Advanced survey software solutions such as Snap Survey Software include sophisticated analysis capabilities, for example, Summary Statistics, Descriptive Statistics, and Significance Testing. Summary Statistics reduce large amounts of information to a single figure, thereby allowing comparisons between two or more sets of data. Significance Testing provides a measure of how confident we are that the results obtained for the survey reflect the true pattern of response in the population at large.
When you are searching for a survey software solution, be sure to thoroughly review the analysis capabilities. Below are some statistical features that should be included in any survey software package?
Summary Statistics include averages, measurements of the spread of data values, and the divergence of the data values from normal distribution patterns.
Mean, Mode, and Median
The Central Tendency of a distribution is an estimate of the “center” of a distribution of values. All three types, Mean, Mode, and Median are estimates of central tendency. I explain each type using the example below:
Example: 10 groups of guests visiting a new theme park were interviewed and asked the question, “How many people are in your group today?” The following 10 answers were given:
1, 2, 3, 4, 3, 4, 5, 4, 6, 2
The Mean (or average) is the most commonly used method of describing central tendency. The Mean is calculated from the sum of all the values divided by the total number of values.
Mean = 3.4 (the sum of the answers, which is 34 divided by 10)
The Mode is the most frequently occurring value in the data set.
Mode = 4 (since 4 is the most frequently occurring answer, occurring 3 out of the 10 responses)
The Median is the value found in the exact middle of the set of values when the values are put in order from least to greatest, or in numeric order. If there is an even number of values (and hence two ‘middle’ values) then the Median is calculated as the Mean of the two middle values.
Median = 3.5 (when arranged in order (1, 2, 2, 3, 3, 3, 4, 4, 5, 6), the middle values are 3 and 4. Since there are two middle values, the Median is calculated as the Mean of the two middle values, in this case the sum of the two values 3 & 4 divided by the total number of values, which is 2. (3 + 4) / 2 = 3.5.
Minimum, Maximum, Range, and Quartiles
The Minimum, Maximum, Range, and Quartiles are used to determine the spread of the data values. Range shows the spread of the distribution and is calculated by subtracting the smallest value (minimum) from the largest value (maximum).The Quartiles are one-quarter (1st Quartile – 25% ) and three-quarters (3rd Quartile – 75%) of the way through a range of values. Range and Inter-quartile range (the difference between the upper- and lower-quartiles) are basic measures of the spread of the survey data.

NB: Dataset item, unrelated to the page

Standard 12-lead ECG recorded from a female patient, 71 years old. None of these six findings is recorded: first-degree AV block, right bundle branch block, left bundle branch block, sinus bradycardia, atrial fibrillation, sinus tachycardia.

Variance, Standard Deviation, and Standard Error
The Variance, Standard Deviation, and Standard Error of the Mean measure the entire spread of data in a more advanced way. All methods are used in Significance Testing and are calculated by taking every data value into account. Variance and Standard Deviation measure how much each individual response differs from the Mean of all responses. If the distribution of data from the survey is closely grouped, the difference will be relatively small. If the distribution of data is widely spread, the difference will be bigger. Standard Deviation is a measure of the spread of values in a distribution and is calculated by taking the square route of Variance. It gives an indication of how much the values deviate from the Mean. Standard Error of the Mean is the Standard Deviation divided by the square root of the survey sample size.
Normal Distribution is also referred to as the bell-shaped curve. The bell-shape of the Normal Distribution makes it a convenient choice for representing a large variety of random variables. Normal Distribution is a pattern of data that fits many naturally occurring scenarios, e.g. height and weight of adult humans. Many statistical tests assume the data are distributed normally. Statistical tests exist to examine whether or not data are normally distributed.
Graphical representation of Normal Distribution
Kurtosis and Skewness
Kurtosis and Skewness measure the degree to which a set of data values differs from the Normal Distribution. There are several ways of calculating Kurtosis and Skewness for a distribution of data and compatible ways of estimating them from a sample of a population. It is, however, very rare that either Kurtosis or Skewness are used or referenced.
Kurtosis measures the whole extent of the distribution curve – a positive value or high Kurtosis distribution is evident in a sharp peak and longer, flatter tails (that is, the data is clustered around the central mean). A negative value or low Kurtosis distribution has a more rounded peak and a shorter, thinner tail, which indicates that the distribution is flatter and more spread out than normal.
Skewness measures the extent to which the tails of the data may be more drawn out on one side than the other. The Skewness value can be positive or negative, or even undefined. A value of zero or a value close to zero indicates that the left- and right-hand sides of the distribution are balanced. If the Skewness is positive, then the peak of the graph (the Mode) is closer to the left-hand side. If this occurs, the Mean value is greater than the Median. If Skewness is negative, then the opposite is true – the Mean is less than the Median, and the peak of the graph shifts to the right-hand side.